Background: Accurate recognition of regulatory elements in promoters is an essential prerequisite for understanding the mechanisms of gene regulation at the level of transcription. Composite regulatory elements represent a particular type of such transcriptional regulatory elements consisting of pairs of individual DNA motifs. In contrast to the present approach, most available recognition techniques are based purely on statistical evaluation of the occurrence of single motifs. Such methods are limited in application, since the accuracy of recognition is greatly dependent on the size and quality of the sequence dataset. Methods that exploit available knowledge and have broad applicability are evidently needed.
Results: We developed a novel method to identify composite regulatory elements in promoters using a library of known examples. In depth investigation of regularities encoded in known composite elements allowed us to introduce a new characteristic measure and to improve the specificity compared with other methods. Tests on an established benchmark and real genomic data show that our method outperforms other available methods based either on known examples or statistical evaluations. In addition to better recognition, a practical advantage of this method is first the ability to detect a high number of different types of composite elements, and second direct biological interpretation of the identified results.
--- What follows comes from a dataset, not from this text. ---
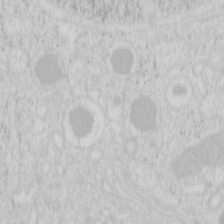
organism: Mouse
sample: Pancreas

The program is available at http://gnaweb.helmholtz-hzi.de/cgi-bin/MCatch/MatrixCatch.pl and includes an option to extend the provided library by user supplied data.
Conclusions: The novel algorithm for the identification of composite regulatory elements presented in this paper was proved to be superior to existing methods. Its application to tissue specific promoters identified several highly specific composite elements with relevance to their biological function. This approach together with other methods will further advance the understanding of transcriptional regulation of genes.